Олег катнулся с кровати, охнул от боли и закрыл глаза рукой, так их резануло ярким светом. Затем боязливо отнял руки и увидел перед собой Сашку, а за окном госпиталя оплывающие фонари, сброшенные с самолетов, вспышки от выстрелов и разрывов. В городе реже, к станции гуще с торопливым захлебом стучали зенитки. На черные ломти резали небо пулеметы трассирующими очередями. За городом одиноко и бестолково метался бледный луч прожектора. Ничего не попадалось в луч, и он, сконфузившись, угас. Гремели разрывы бомб, выхватывая мгновенными всполохами притаившиеся в темноте вагоны с беззащитными спинами и осторожно выбрасывающие пар паровозы. Вдруг, словно раненная, вскрикнула маневрушка и покатилась в темноту, как под откос. Тут же госпиталь качнуло, брызнули, со звоном рассыпались стекла. Дверь из палаты распахнулась.

- О-о, пся крев! - выплеснулось оттуда польское ругательство.

А потом пошла смесь:

- Джалдас! Джалдас! Китлеры бомбят! Китлеры бомбят! Ой! бой… вай… эй! Худая!
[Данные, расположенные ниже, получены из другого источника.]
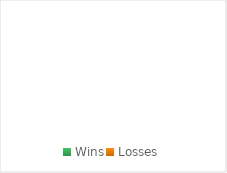
| Category | Series 0 |
|---|---|
| Wins | 0 |
| Losses | 0 |

- Штабы табе провалиться! Спать не дае, проклятый хриц!

- Маты ридна! Маты ридна!

- В триста богов! В четыреста боженят!..

Олег испугался криков, яркого света, грохота, полез под кровать, стукнулся раненым плечом, вскрикнул. Сашка схватил его за рубаху, повалил на подушку.

- Не паникуй!

В это время из палаты с визгом вылетела Даша и забегала по коридору. На ней дымился халат. По черным полам халата скользнула светлая змейка, они взялись огнем. Сашка сцапал Дашу, сдернул с нее халат, смял ладонями прогоревшую юбку.

- Как же тебя угораздило? - удивился он и прикрикнул: - Перестань блажить! Как подпалилась, спрашиваю?

- Коптилку спросонок под халат сунула-а-а! - пропела Даша. - Светомаскировка-а!..

- Нашла укромное место! - Сашка вытер Даше нос концом ее же косынки. - Как паленая замуж выходить станешь? Жених, он привереда! Он любит, чтобы каждая деталь на месте была, чтоб все в ажуре… - Разговаривая так, немного укоризненным тоном, Сашка надевал задом наперед халат на Дашу и, подвязав его бинтом, как кушаком, подтолкнул сестру в палату: - Иди на пост! Раненые небось все под кроватями. Один Олик вон на месте. Отчаянный! - И сам последовал за Дашей, продолжая подсмеиваться над ней.

- Да будет тебе! - услышал Олег уже спокойный голос Даши и следом звонкую оплеуху. Должно быть, Сашка пользовался моментом.